¿Qué hay detrás de lo inefable efainefable?

Por Carl Sohmer

El Hombre Gato me dejó esperando por casi cuatro horas en un callejón húmedo y maloliente. Cuando finalmente apareció, cayendo desde uno de los techos con la gracia de un costal de cebollas, se rehusó a darme su nombre.

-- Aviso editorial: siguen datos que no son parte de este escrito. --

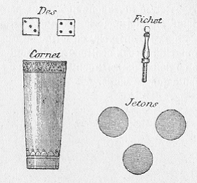 Accessoires du jeu de trictrac. Provenance : livre "le salon des jeux", sd (c. 1900) Emile Guérin éditeur Philippe Lalanne 2 octobre 2006 à 22:44 (CEST)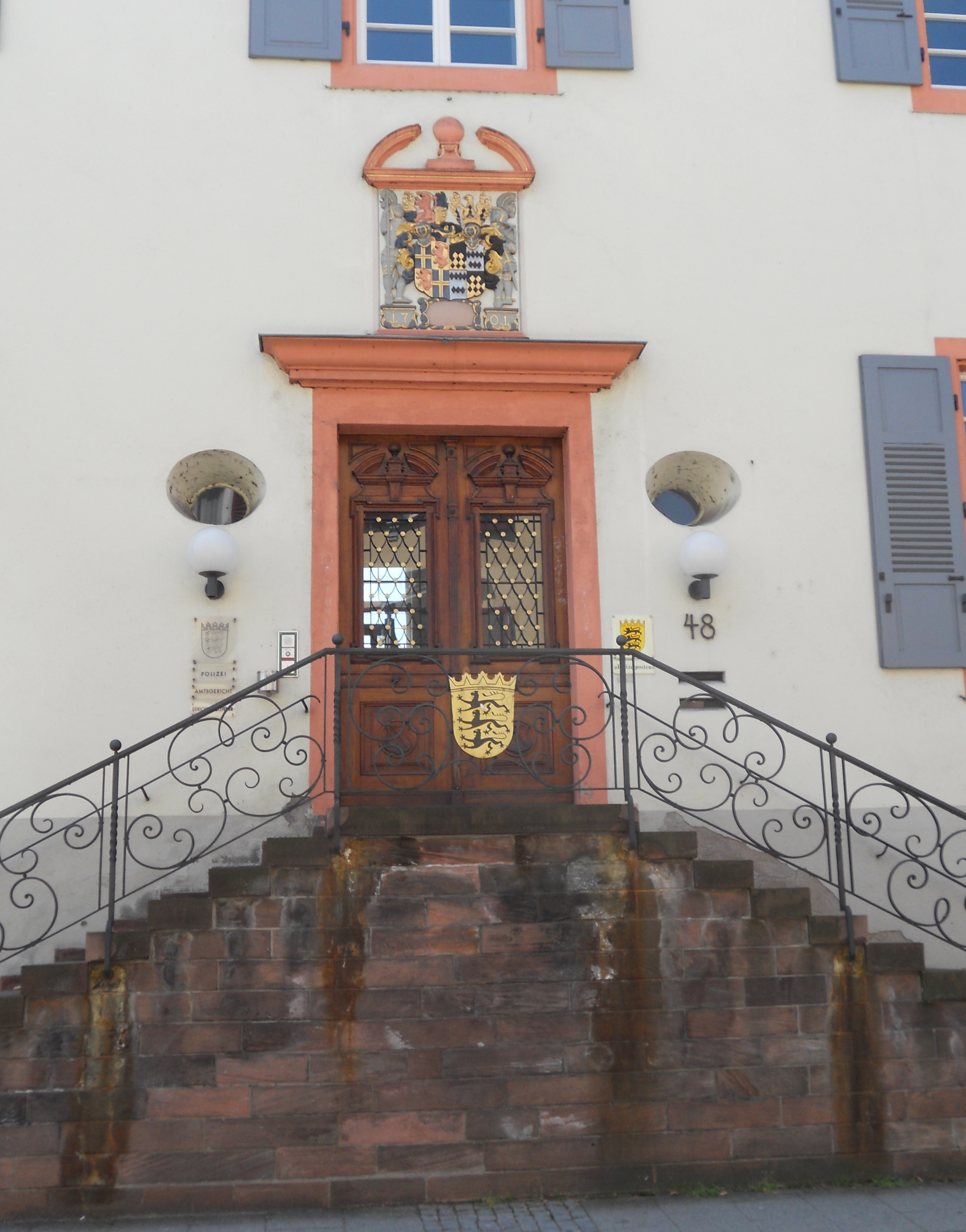 Portal des Amtshauses in Oberkirch. Amtshaus in der Hauptstraße 48, ehemaligen Sitz der Strassburger Fürstbischöfe. Das Gebäude wurde im Jahr 1704 errichtet. Darin war auch von 1758 bis 1772 die Münzstätte des Straßburger Fürstbischofs untergebracht.

Según la leyenda, puede que el Hombre Gato sea una de muchas cosas. Hay quienes sugieren un niño dejado en un callejón y criado por los gatos de las calles. Otros, de imaginación más naturalista, prefieren una historia de abandono y enfermedad mental, salpicada en ocasiones con una vida de pobreza y temporadas en el manicomio. El Dr. Fischer, psicoanalista, escribió: “Partiendo de lo que he escuchado, y de lo muy poco que he visto, puedo decir que el llamado ‘Hombre Gato’ es una criatura de-evolucionada por su ambiente. Lo que en algún momento fue un ser humano —tal vez uno inteligente, incluso sensible— ha sido transformado por una interpretación brutal de su hábitat, que sería, en este caso, la ciudad.

 

Dicho de otro modo, el hombre antes del Hombre Gato se dio cuenta de que habitaba un espacio plenamente salvaje, quizá más aún que cualquiera de los engendrados por la Naturaleza, y la única respuesta de su psique ante la epifanía fue abrazar su propia animalidad subyacente. La revelación debió ser demasiado fuerte, un verdadero shock, casi en el sentido literal. Eso explicaría el cambio en su comportamiento; es una transición causada por el trauma […] Respecto a por qué adoptó el carácter del gato, debo aceptar que es algo que me elude por completo”.


La verdad es que no sabemos casi nada del Hombre Gato. De entre las pocas certezas con las que contamos pueden mencionarse que es una criatura existente, tal vez un experimento de la Naturaleza, el Gobierno u otra imaginación desocupada, y que ronda medio desnudo por los parques, callejones y techos en el lado oeste del Bronx.


Nuestro primer encuentro formal sucedió en un callejón que le sirve de guarida cuando no pasa la noche fuera —bajo los puentes o detrás de alguna pescadería—, cuya ubicación prefiero no revelar.

 

Lo que sí puedo decir es que es un espacio estrecho, atrapado entre paredes altas de ladrillo muy rojo, tupido de un aire que apesta a sudor, pelo y una mezcla de desechos que no creo posible desmenuzar. Al fondo se ve una cerca alta de tablones blancos pero ya podridos, sobre la cual se elevan las siluetas del lado norte de Manhattan. Cualquier fotografía del lugar daría la impresión de ser un montaje, un simulacro de callejón según la estética de la tira cómica, incluidos los basureros de aluminio y hasta una puerta medio rota y tapizada con grafiti.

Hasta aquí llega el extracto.